In the CI environment, color is omitted, and certain tests that require an internal memory database are excluded. The aliases may be used locally as well.

To see the difference in detail, inspect the tests.edn files for each module to see the profile in use in the CI environment. Kaocha supports the use of profiles so more may be added as necessary.

Test Development

CMR uses the Kaocha test library. It provides plugins and grouping capabilities. Tests are organized in each module with the standard being :unit and :integration.

Not all modules will contain :integration tests.

The Microservices

Each microservice has a README file in its root directory, which provides a short overview of the service's functionality. There are many main applications, as well as several libraries and support applications.

Applications

  • access-control-app

    • The mechanism which grants users access to perform different operations in the CMR. It also maintains groups and access control rules. Note that ECHO and URS provide user access as an external dependency. The mock-echo application implements both of the necessary interfaces for local testing.
    • Main method: cmr.access_control.runner
  • bootstrap-app

    • Contains APIs for performing various bulk actions in the CMR
    • Main method: cmr.bootstrap.runner
  • dev-system

    • An app that combines the separate microservices of the CMR into a single application. We use this to simplify development
    • Main method: cmr.dev_system.runner
  • indexer-app

    • This handles indexing collections, granules, and tags in Elasticsearch
    • Maintains the set of indexes in Elasticsearch for each concept
    • Main method: cmr.indexer.runner
  • ingest-app

    • The Ingest app handles collaborating with metadata db and indexer systems. This maintains the lifecycle of concepts coming into the CMR
    • Main method: cmr.ingest.runner
  • search-app

    • Provides a public search API for concepts in the CMR
    • Main method: cmr.search.runner
  • search-relevancy-test

    • Tests to measure and report the effectiveness of CMR's search relevancy algorithm
  • system-int-test

    • Black-box, system-level tests to ensure functionality of the CMR
  • virtual-product-app

    • Adds the concept of Virtual Products to the CMR. Virtual Products represent products that a provider generates on demand from users. This takes place when a user places an order or downloads a product through a URL
    • Main method: cmr.virtual_product.runner
  • metadata-db-app

    • A database that maintains revisioned copies of metadata for the CMR
    • Main method: cmr.metadata_db.runner
  • mock-echo-app

    • This mocks out the ECHO REST API and the URS API as well. Its purpose is to make it easier to integration test the CMR system without having to run a full instance of ECHO. It will only provide the parts necessary to enable integration testing. You should not expect a perfect or complete implementation of ECHO.
    • Main method: cmr.mock_echo.runner

License

Copyright © 2007-2024 United States Government as represented by the Administrator of the National Aeronautics and Space Administration. All Rights Reserved.

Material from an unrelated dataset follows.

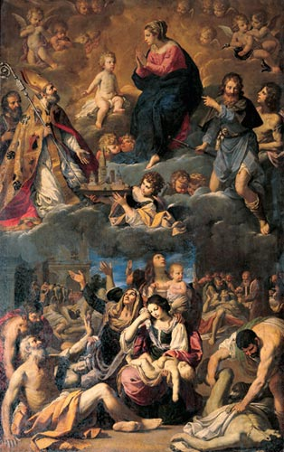 Pala della peste
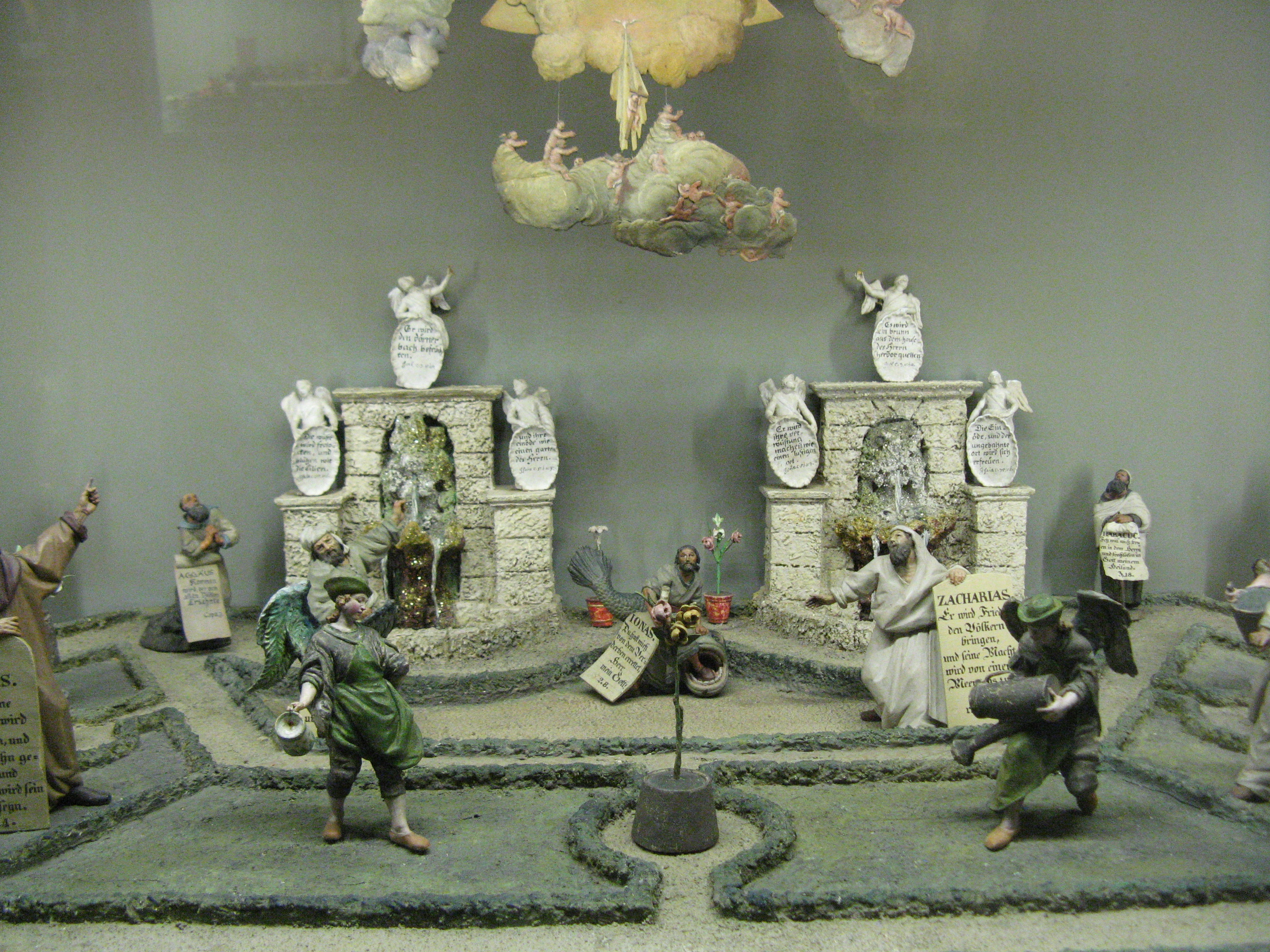 Franz Xaver Nissl: Prophetengarten (1794), Krippenmuseum Brixen

Licensed under the Apache License, Version 2.0 (the "License"); you may not use this file except in compliance with the License. You may obtain a copy of the License at

http://www.apache.org/licenses/LICENSE-2.0

Unless required by applicable law or agreed to in writing, software distributed under the License is distributed on an "AS IS" BASIS, WITHOUT WARRANTIES OR CONDITIONS OF ANY KIND, either express or implied. See the License for the specific language governing permissions and limitations under the License.